The following list is based on experiences with real customer messages and is intended to help customers learn from the mistakes of other customers.

9.1      SQL Script Procedures

Some SQL Script best practice tips could be found in chapter »Best Practices for Using SQLScript« inside the SAP HANA SQLScript Reference.

Here are some general SQLScript recommendations:

  • Do not mix the functions of SQLScript and CE functions within a script.
    • Example: Do not code SQLScript and read inside the SQLScript from a procedure or CalcView with CE Functions).
  • Pass on all parameters as required to the lowest level
  • Reduce the size of the data set as early as possible in the data flow.  This can be done by applying static filters or applying dynamic filters using parameters at the lowest level
  • Minimize the size of any intermediate result sets in complex processing.  Do not include any extra attribute columns that may increase the rows of aggregated results being passed between nodes in the data flow.
  • Avoid extremely large intermediate result sets, even if they will be reduced or aggregated before the final result is returned to the client.  These can have high memory requirements.
  • Perform calculations at the last node possible in the data flow (ideally done in final aggregation or projection).  This will reduce the amount of data rows on which you are performing the calculations also reduce the number of columns being transferred from one node to another.
  • In some situations, you can use a union and then aggregate the results instead of using a join for better performance.
  • Reduce Complexity of SQL Statements: Break up a complex SQL statement into many simpler ones. This makes a SQLScript procedure easier to comprehend.
  • Identify Common Sub-Expressions: If you split a complex query into logical sub queries it can help the optimizer to identify common sub expressions and to derive more efficient execution plans.
  • Understand the Costs of Statements: Employ the explain plan facility to investigate the performance impact of different SQL queries used in scripts.
  • Reduce Dependencies: As SQLScript is translated into a dataflow graph, and independent paths in this graph can be executed in parallel, reducing dependencies enables better parallelism, and thus better performance.

The following listed SQL Script issues are related to SQL Script in the context of BW.

9.1.1       Initial values

Within the BW all fields are defined as NOT NULL columns. Therefore, the developer is responsible to ensure that all data inside the result table of a SQL Script routine are initialized type conform. The SQL function COALESCE could be used to avoid NULL values and ensure that all values would be initialed correct in case of NULL values. Characteristic sample:


In case of numeric field, it is important to initialize the field by a numeric value. The default initial value for a numeric field is 0 and not ‘’. Key figure sample:


9.1.2       Avoid preventing filter push down

The optimizer tries to push down the filter as far as possible to the source to keep the data volume as small as possible. It may have a negative performance effect if the filter push down is prevented.
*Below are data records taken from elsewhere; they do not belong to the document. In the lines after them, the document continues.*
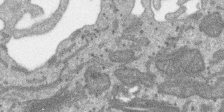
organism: Human
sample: Lung epithelial cells infected with SARS-CoV-2
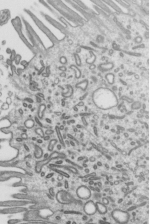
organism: Mouse
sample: Mouse epididymis efferent ductule cilia
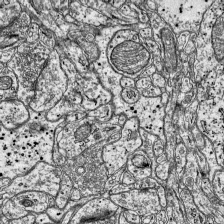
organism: Mouse
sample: Visual Cortex
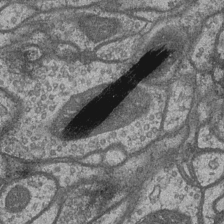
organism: Drosophila
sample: Optic medulla
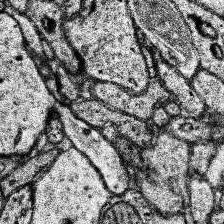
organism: Human
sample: Temporal Lobe
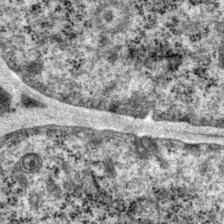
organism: P. pacificus
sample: Pharynx
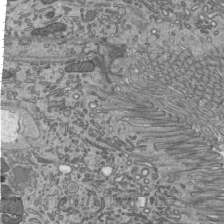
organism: Mouse
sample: Mouse epididymis efferent ductule cilia
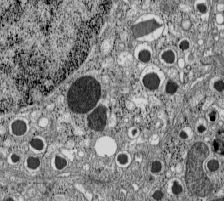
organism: C57BL Mouse
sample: Pancreatic islet
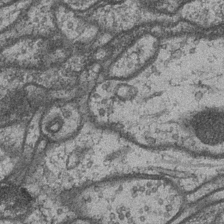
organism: Drosophila
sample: Optic medulla
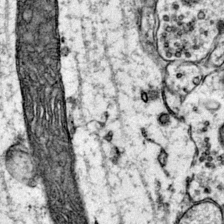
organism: Mouse
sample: Primary visual cortex
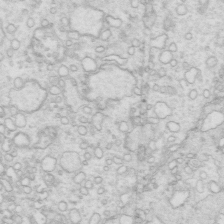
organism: Mouse
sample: Multiciliated cells
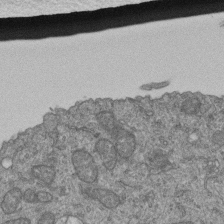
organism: Human
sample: Retinal organoid Rod and Cone cells
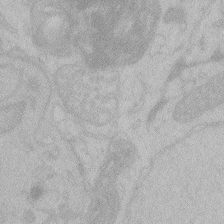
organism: Zebrafish
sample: Macrophage infected with Toxoplasma gondii
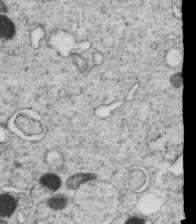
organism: C. elegans
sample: C. elegans oocyte; sperm cells
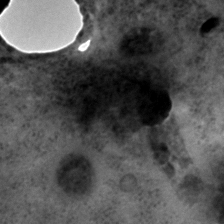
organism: C. elegans
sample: C. elegans embryo
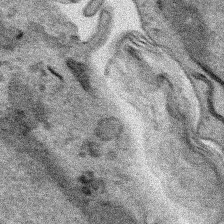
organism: Human
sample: Mitochondria in HCT116 cells
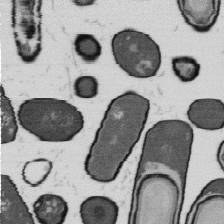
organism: B. subtilis
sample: Bacterial spore

The calculation engine tries to optimizer the SQLScript coding in order to compile all local select statements to one select statement. Therefore the single statements would be in-lined. Sample:

Original statements:

tab   = select A, B, C from T where A = 1;

tab2  = select C from :tab where  C = 0;

In-lined statement:

tab2  = select C from (select A,B,C from T where A = 1) where C=0;

For further information about in-lining see HINTS: NO_INLINE and INLINE. The hints could also be used to force or prevent inlining for a single select.

A further option to prevent inlining is to put the coding into a SEQUENTIAL EXECUTION block. All statements inside a SEQUENTIAL EXECUTION block (BEGIN SEQUENTIAL EXECUTION … END;) would not been in-lined and would be executed sequentially. The force of sequential execution prevents parallelization!
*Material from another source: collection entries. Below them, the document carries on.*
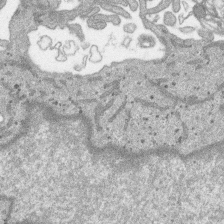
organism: Human
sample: Lung epithelial cells infected with SARS-CoV-2
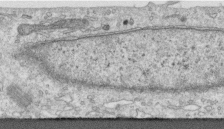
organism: Human
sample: Centriole in RPE cells
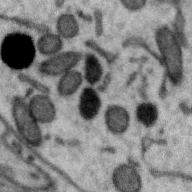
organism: Zebra finch
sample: Brain
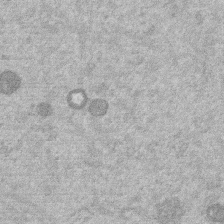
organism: Mouse
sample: Dividing mouse embryo 1 cell stage
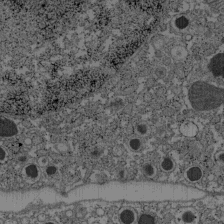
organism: C57BL Mouse
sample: Pancreatic islet
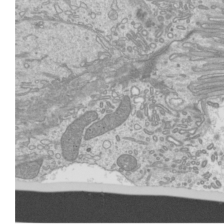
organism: Mouse
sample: Cilia; mouse epididymis
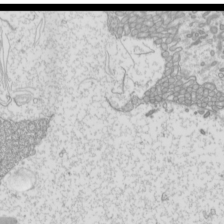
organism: Mouse
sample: Cilia; mouse epididymis
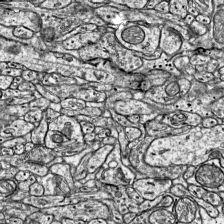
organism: Mouse
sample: Visual Cortex

Also the usage of Imperative SQLScript Logic prevents that the optimizer can inline the single SQL statements. Therefore the recommendation is to use declarative SQLScript logic to implement the SQL script procedures in the BW transformation context, if the logic allows it.

Use of imperative SQLScript logic

The procedure SQL code would be translated into L-coding in case of using structure control elements like LOOPs or IF-conditions or declaration of local variables, see Figure 9.2.

Figure 9.2: Resulting CeLjitPop for converted SQL Script code to L


  • hints
  • the sequential execution block and
  • imperative SQLScript logic

with care!

Sometimes it makes sense to test if one of this features would increase the performance.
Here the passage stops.